The SDN — formerly known as MILNET — is being pursued instead of Transport Layer Tranche 3 satellites. The report notes SpaceX was awarded a $2.3 billion SDN contract and a $4.2 billion AMTI contract in May, and that the Space Force requested around $3 billion for SDN through the FY27 reconciliation request. Officials said additional AMTI awards to multiple vendors are planned later in the year.
Classified spending, cyber and emerging tech
The supplemental would add $12.1 billion for classified programs to the FY27 request. Forecast International's U.S. Defense Budget Forecast database shows the original FY27 request included $98.7 billion in classified funding — split between $61.5 billion for research and $37.2 billion for procurement — so the supplemental would raise the classified topline by more than 12%. The administration also wants $5.1 billion to support cybersecurity and autonomy; the report characterizes that as appearing to be for emerging technology rather than direct war costs but notes the supplemental lacks transparency and does not allocate funding to individual line items.
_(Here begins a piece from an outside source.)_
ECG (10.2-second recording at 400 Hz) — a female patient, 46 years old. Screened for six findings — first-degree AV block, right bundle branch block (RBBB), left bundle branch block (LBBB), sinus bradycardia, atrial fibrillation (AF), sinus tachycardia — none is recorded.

Congressional math: reconciliation, markups and resistance
The FY27 defense budget request released in April totaled a record $1.5 trillion in three parts: a $1.1 trillion base budget request, a $350 billion reconciliation request, and now the $87.6 billion supplemental. The defense budget process engages four congressional committees that release markups; three defense committees have released markups so far and none have addressed the $350 billion reconciliation portion. Some GOP lawmakers have expressed doubt about passage of another reconciliation bill.
The supplemental has faced resistance in Congress. The report says Democrats largely oppose the bill, arguing it "pays for a war that Congress did not authorize," and that both chambers passed mostly symbolic resolutions against the war. Rep. Mark Harris, R-NC, suggested Republicans may have to use the reconciliation process to pass a war supplemental in the face of Democratic opposition — a route the report notes "won't necessarily guarantee success."
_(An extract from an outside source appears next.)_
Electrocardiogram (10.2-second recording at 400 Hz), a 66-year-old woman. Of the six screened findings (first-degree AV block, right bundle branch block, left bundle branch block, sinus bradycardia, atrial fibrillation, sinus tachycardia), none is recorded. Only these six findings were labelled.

What this means for the Pentagon, Congress, and Space Force/SpaceX
- Pentagon: Without reconciliation and supplemental funding the Pentagon would still have a $1 trillion base but would face immediate impacts — curtailed training and operations this summer, scaled-back munitions procurement that leans heavily on supplemental funds, and slowed or reduced near-term investments in Golden Dome and autonomy programs.
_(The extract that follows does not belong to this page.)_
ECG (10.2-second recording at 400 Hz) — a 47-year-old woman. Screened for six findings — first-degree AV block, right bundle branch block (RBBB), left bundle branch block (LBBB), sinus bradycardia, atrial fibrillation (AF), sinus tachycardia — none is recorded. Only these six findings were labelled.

- Congress: Lawmakers must reconcile a three-part request across different legislative vehicles and committee markups; the supplemental's political controversy and the unaddressed $350 billion reconciliation tranche complicate the path to an agreed FY27 package.
- Space Force and SpaceX: The Space Force's SDN and AMTI plans are funded across reconciliation and supplemental tracks; SpaceX already holds multibillion-dollar awards for SDN and AMTI, and additional vendor awards are planned, but procurement timing depends on how Congress resolves the larger budget package.
The administration set high expectations with a record $1.5 trillion FY27 defense request plus this $87.6 billion supplemental, but the report concludes the "complex realities of the budget process could result in a final spending plan that looks very different from the original request." Which programs are slowed, which are backfilled, and whether the supplemental passes will be decided as the reconciliation fight, committee markups and congressional politics continue to intersect.